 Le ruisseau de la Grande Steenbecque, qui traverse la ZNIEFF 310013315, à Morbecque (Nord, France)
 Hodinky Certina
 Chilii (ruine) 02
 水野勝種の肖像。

====

Problem description
Retype each line above, keeping every character.

Finished task
 Le ruisseau de la Grande Steenbecque, qui traverse la ZNIEFF 310013315, à Morbecque (Nord, France)
 Hodinky Certina
 Chilii (ruine) 02
 水野勝種の肖像。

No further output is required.